Output each entry that follows exactly. Images stay out.

Extracted records:
——————

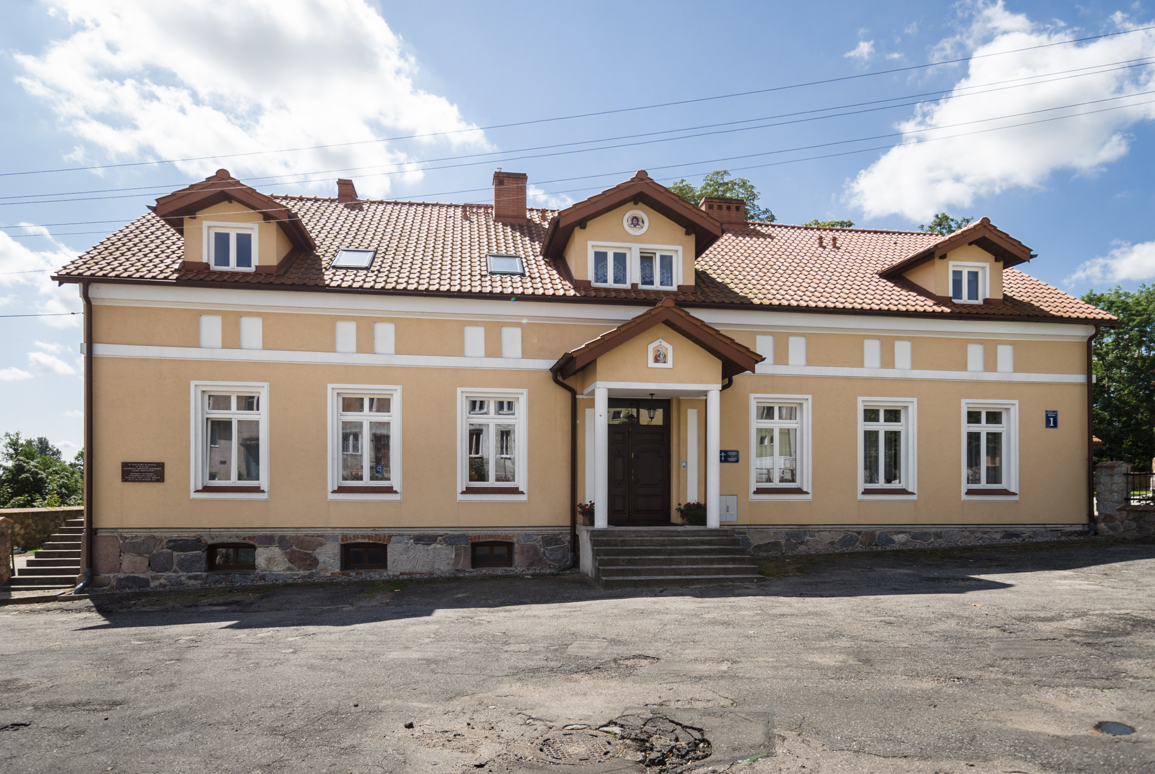 Plebania przy cerkwi greckokatolickiej Podwyższenia Krzyża Świętego, ul. ks. Mirosława Ripeckiego 1, Górowo Iławeckie. W tym domu w dniach 17-18 II 1807 przebywał Napoleon Bonaparte Cesarz Francuzów.
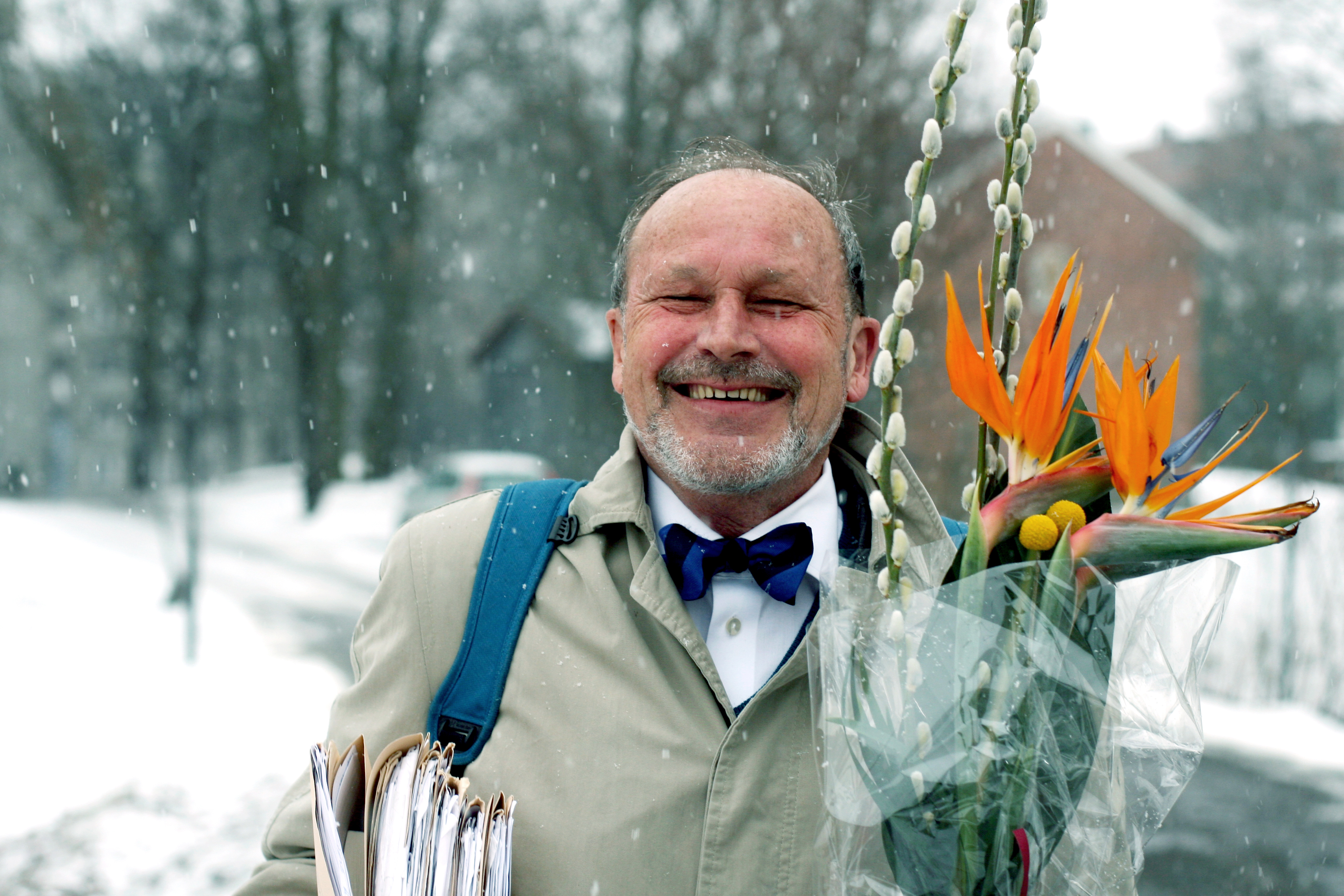 Per Fugelli ved Ullevål Sykehus med blomsterbukett. Bruk gjerne bildet, så lenge du krediterer meg. / Feel free to use, but please credit me.
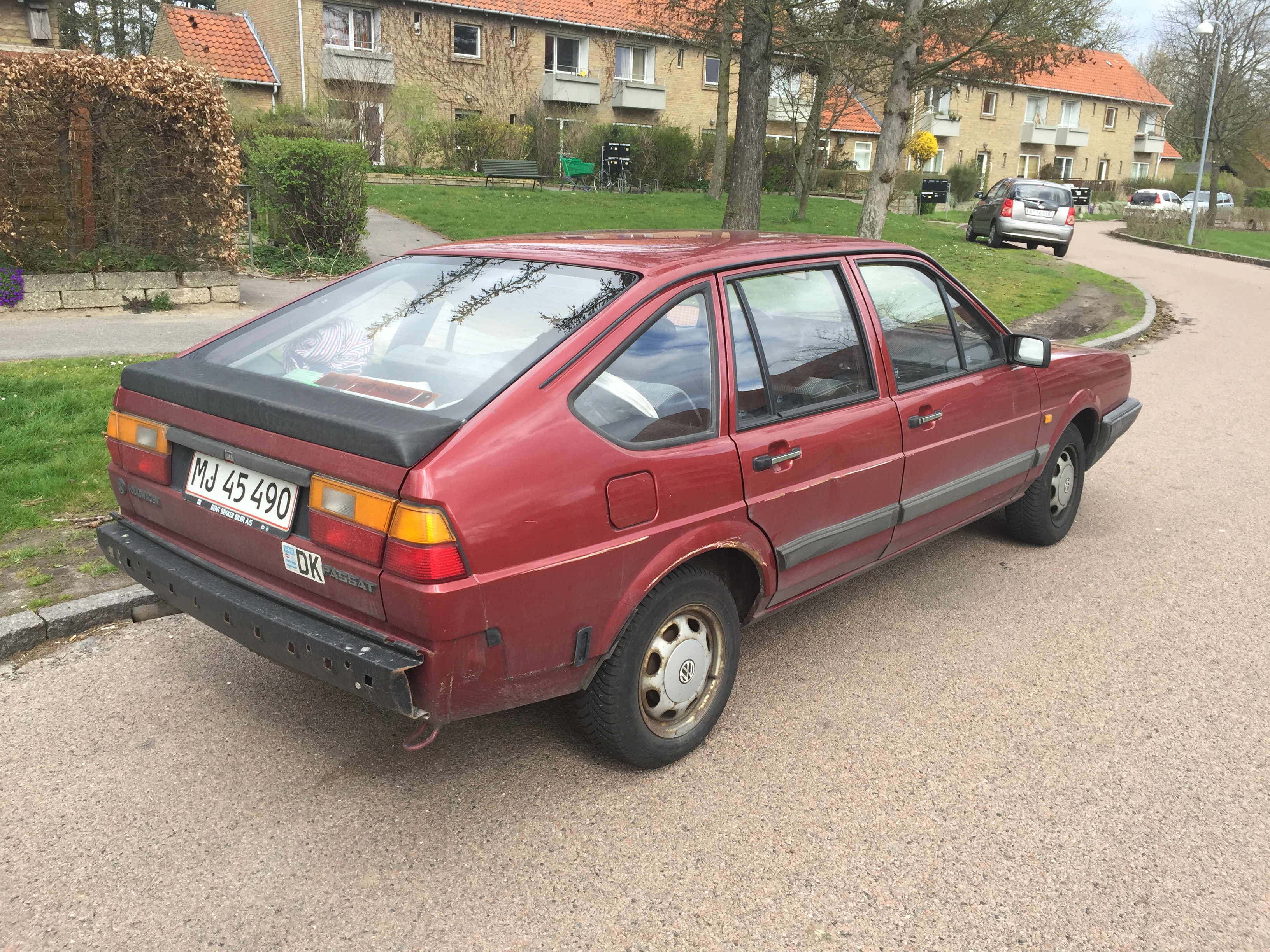 Volkswagen Passat B2
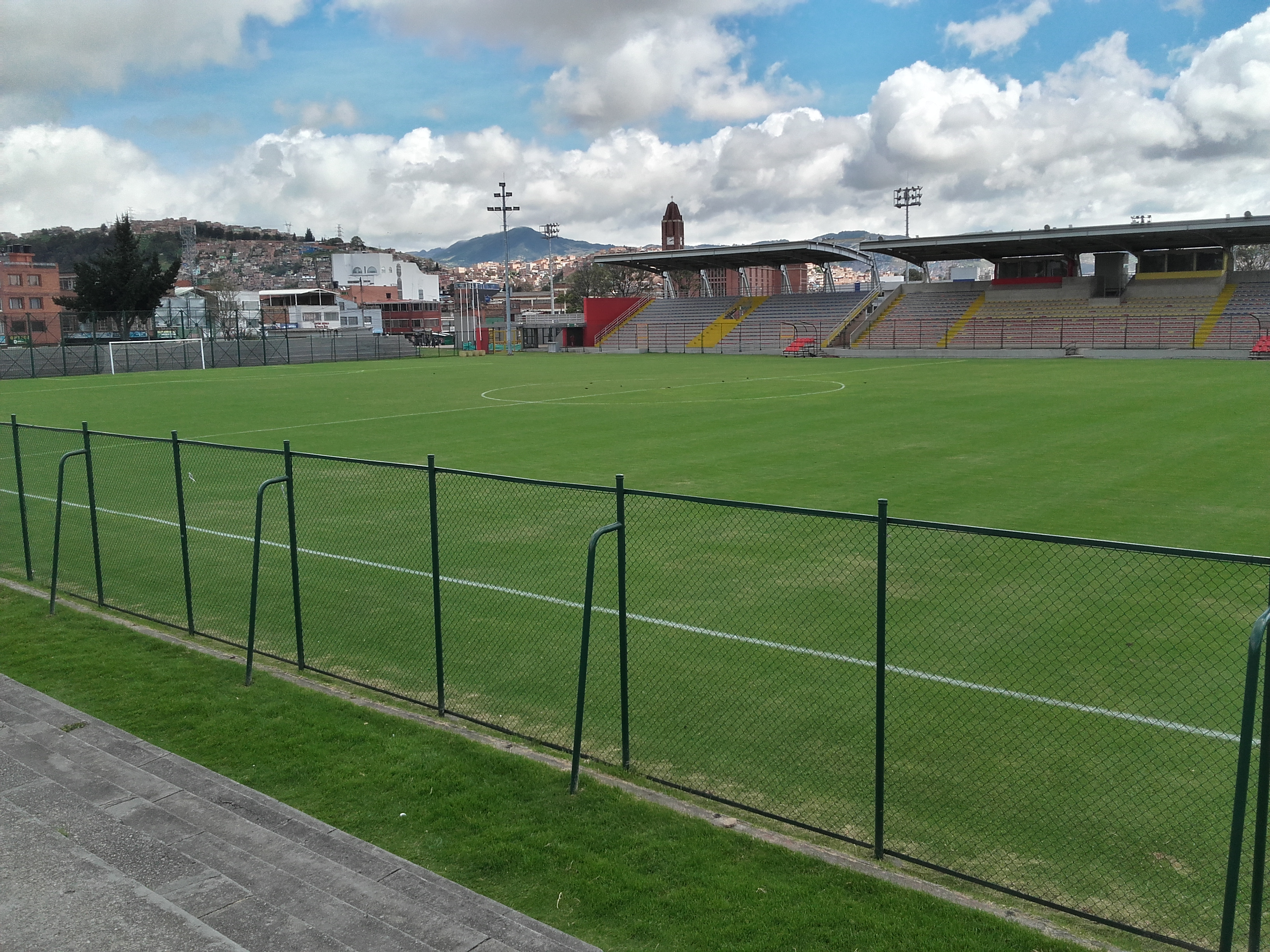 djkdfnkdkf
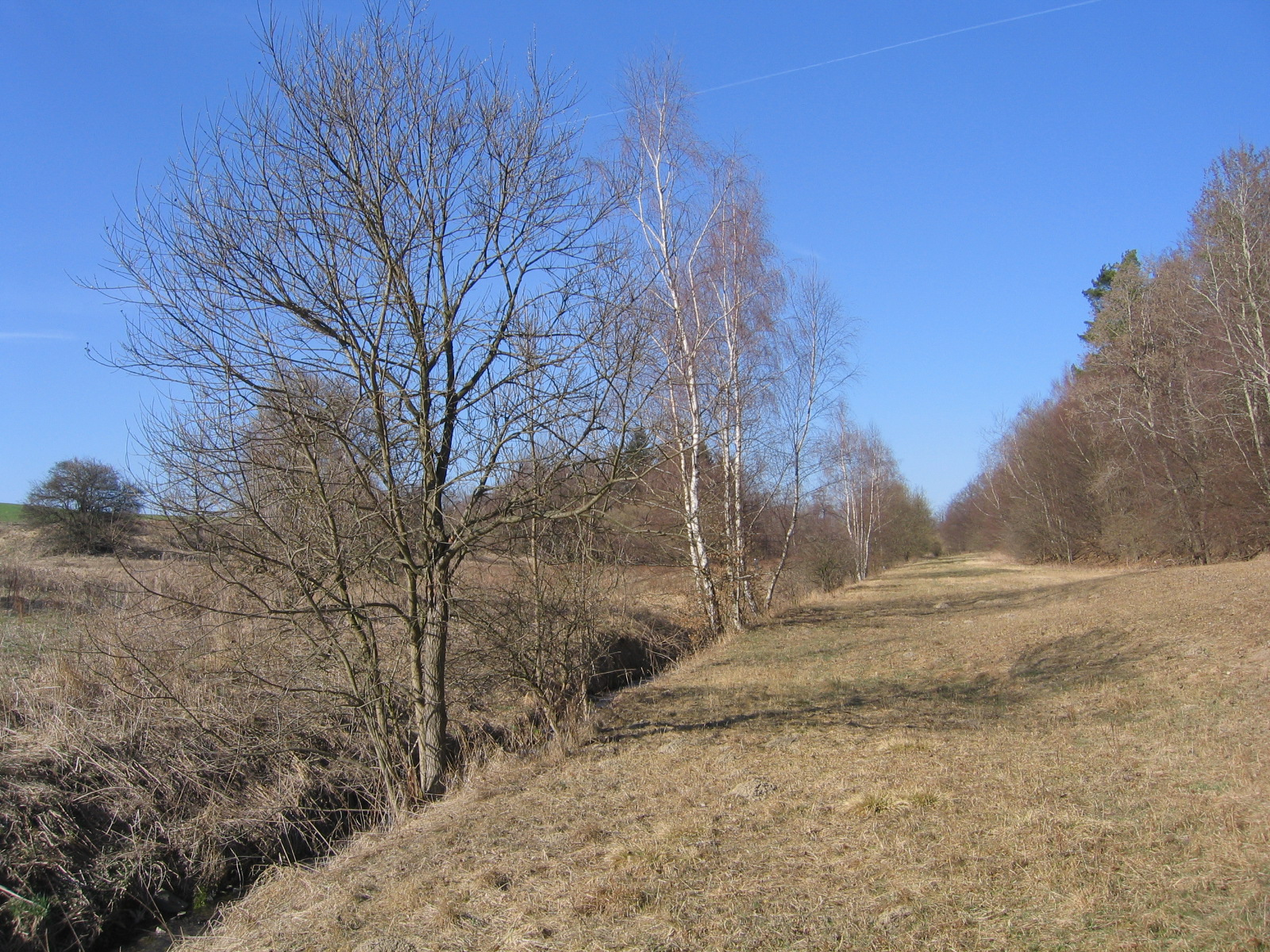 Napřímený tok Velká Haná.
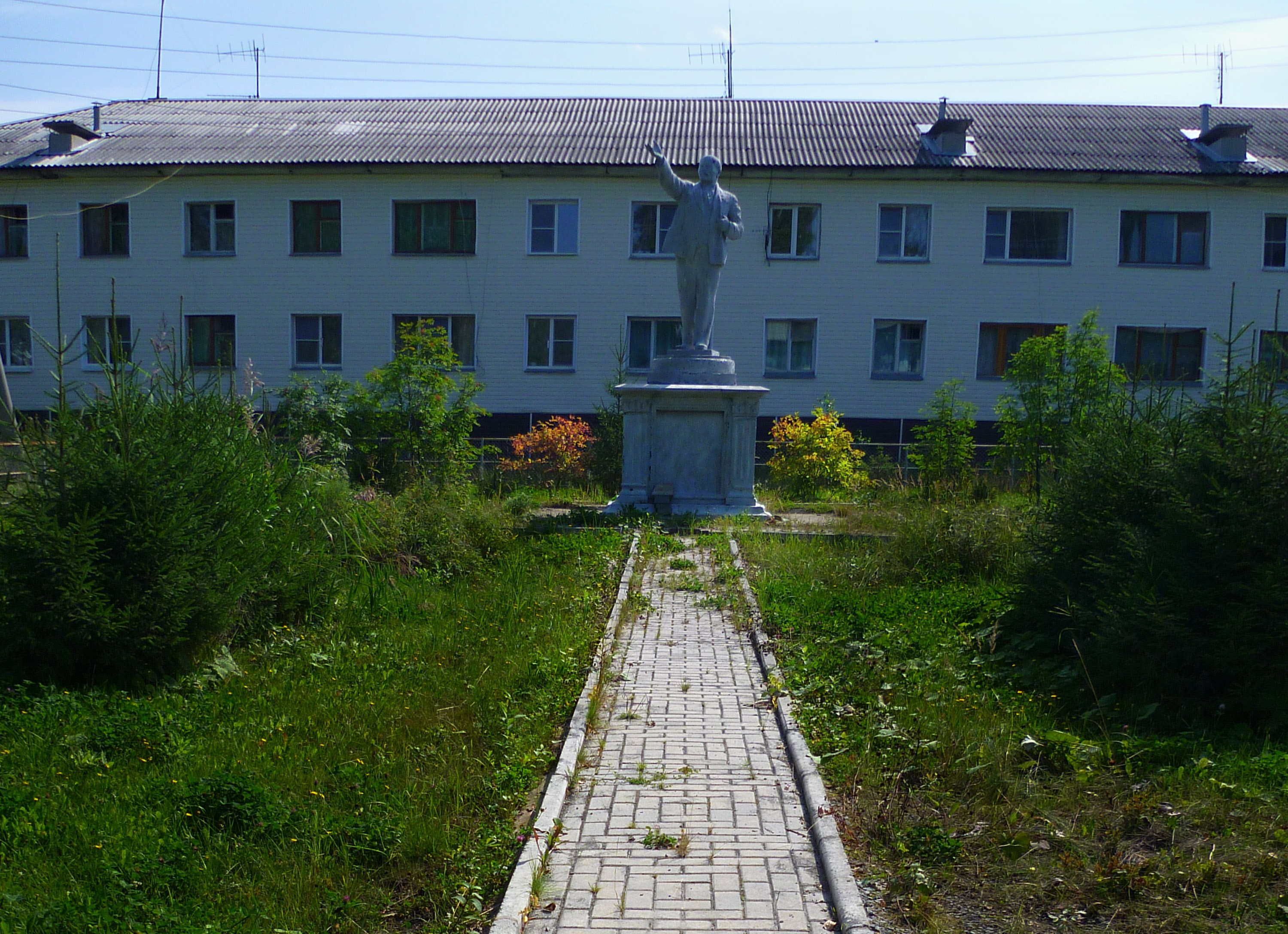 Памятник Ленину в посёлке Тайгинка
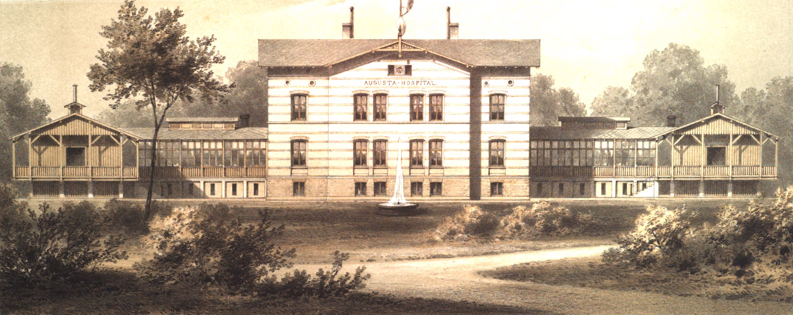 Das Augusta-Hospital in Berlin
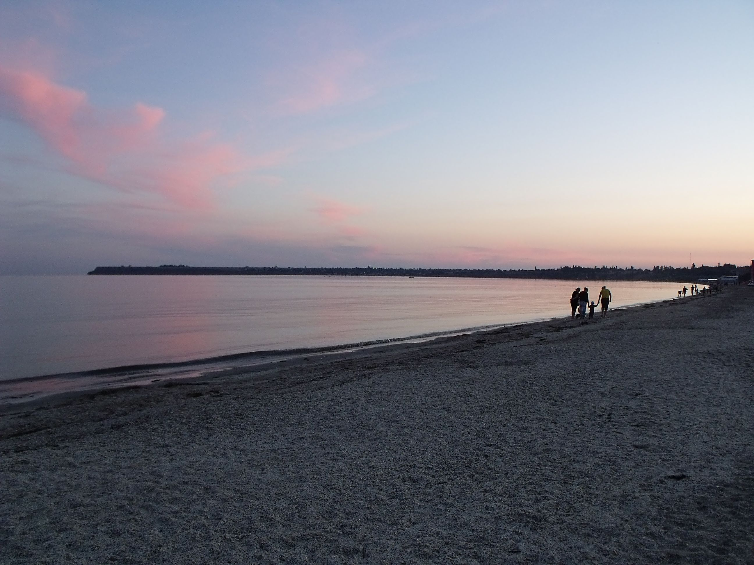 пляж ввечері в Рибаківці
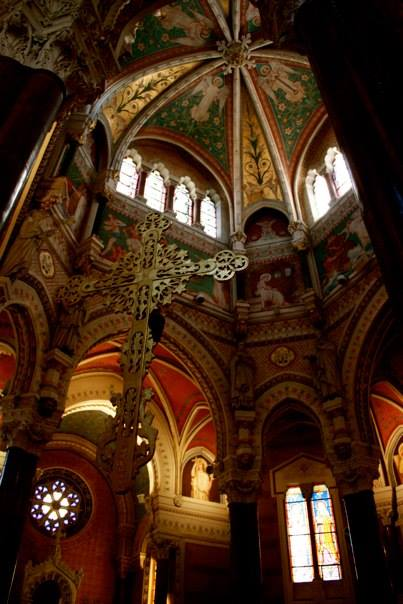 choeur du XIXe siècle
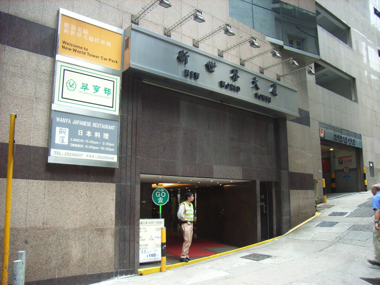 新世界大廈安蘭街入口
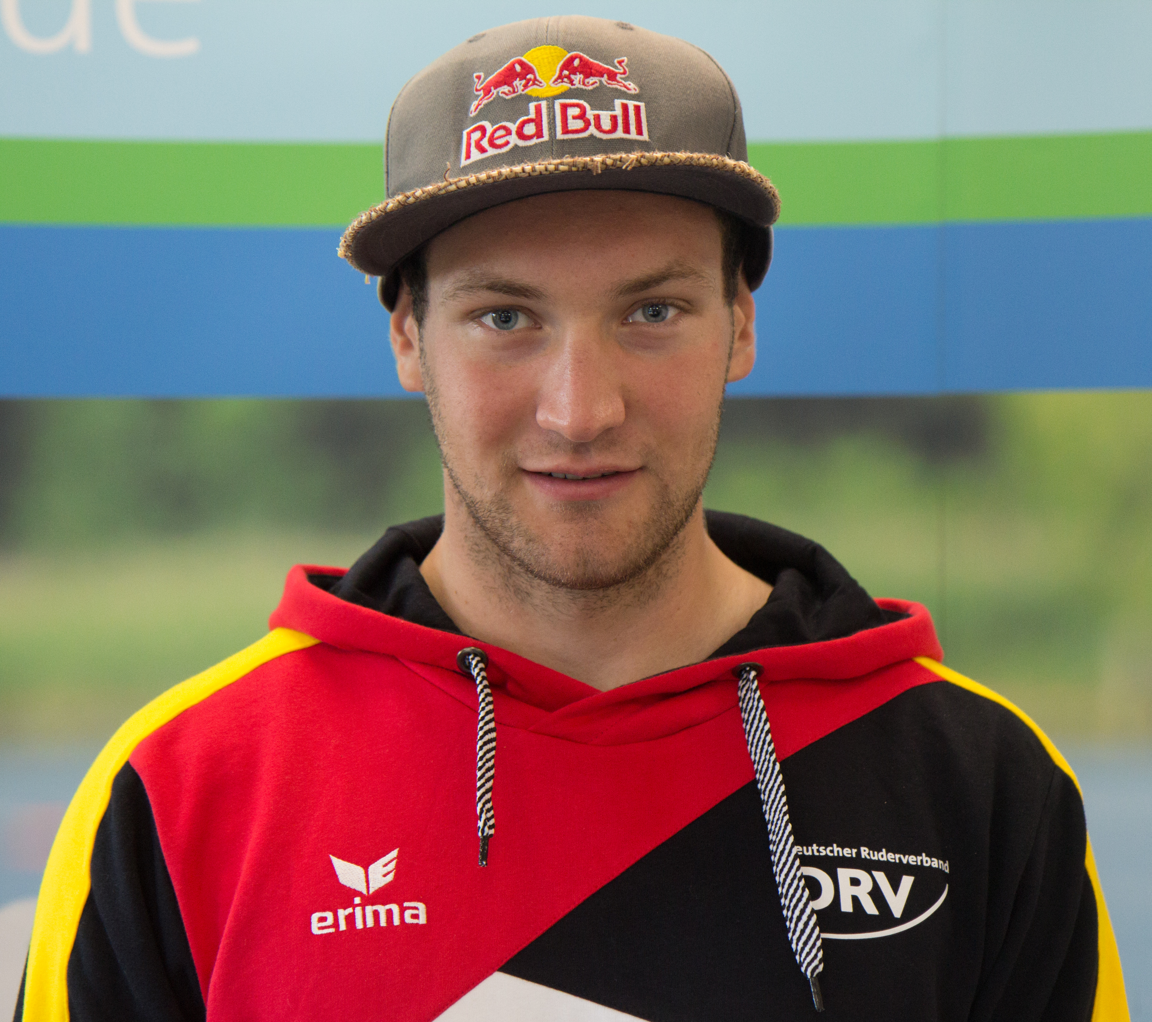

——————

Answer to this exercise:
 Plebania przy cerkwi greckokatolickiej Podwyższenia Krzyża Świętego, ul. ks. Mirosława Ripeckiego 1, Górowo Iławeckie. W tym domu w dniach 17-18 II 1807 przebywał Napoleon Bonaparte Cesarz Francuzów.
 Per Fugelli ved Ullevål Sykehus med blomsterbukett. Bruk gjerne bildet, så lenge du krediterer meg. / Feel free to use, but please credit me.
 Volkswagen Passat B2
 djkdfnkdkf
 Napřímený tok Velká Haná.
 Памятник Ленину в посёлке Тайгинка
 Das Augusta-Hospital in Berlin
 пляж ввечері в Рибаківці
 choeur du XIXe siècle
 新世界大廈安蘭街入口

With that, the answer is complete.